(Collected data)
◆ ◆ ◆ ◆
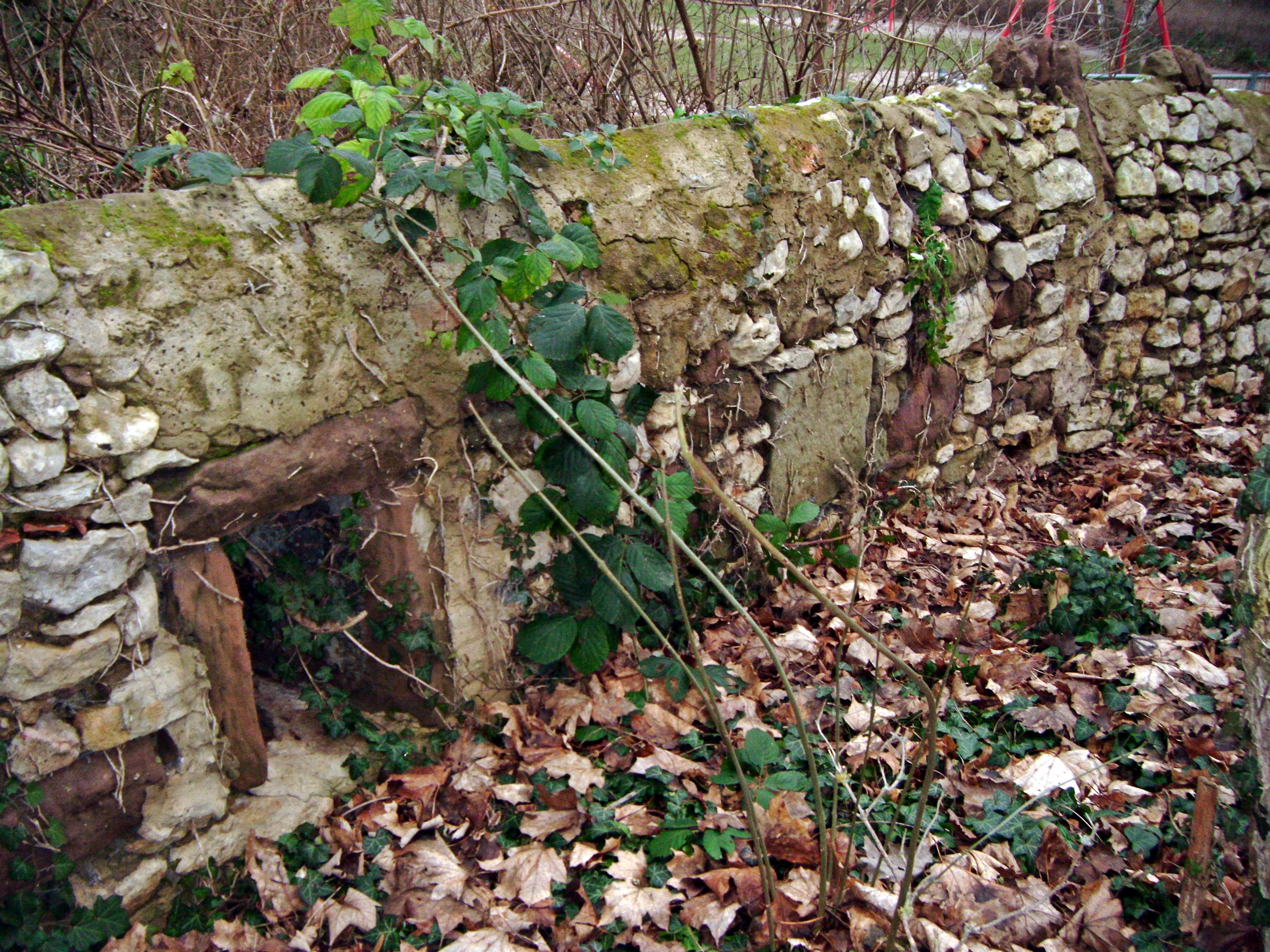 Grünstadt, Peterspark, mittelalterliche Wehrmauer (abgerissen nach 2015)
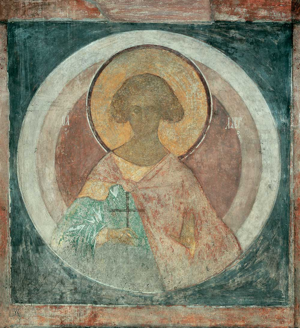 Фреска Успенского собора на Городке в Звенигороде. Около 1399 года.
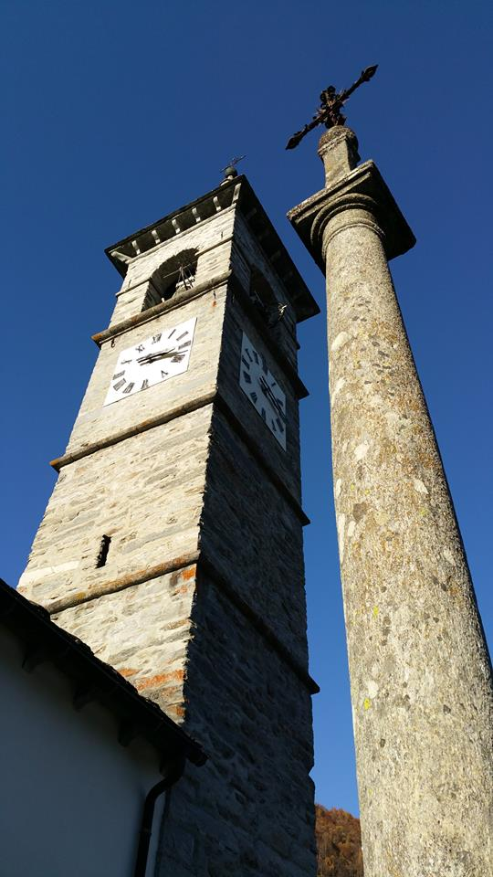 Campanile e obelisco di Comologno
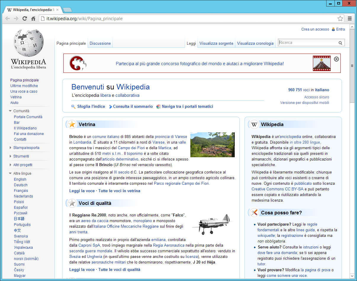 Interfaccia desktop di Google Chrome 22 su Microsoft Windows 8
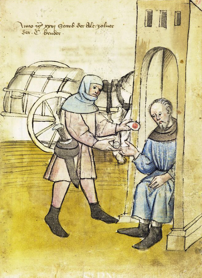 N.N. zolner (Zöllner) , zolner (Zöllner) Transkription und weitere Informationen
◆ ◆ ◆ ◆
The answer must be an exact copy of the lines from the one containing "Фреска Успенского собора" through the last line of the records, and nothing else. Pictures do not belong in it.

== Output for this task ==
 Фреска Успенского собора на Городке в Звенигороде. Около 1399 года.
 Campanile e obelisco di Comologno
 Interfaccia desktop di Google Chrome 22 su Microsoft Windows 8
 N.N. zolner (Zöllner) , zolner (Zöllner) Transkription und weitere Informationen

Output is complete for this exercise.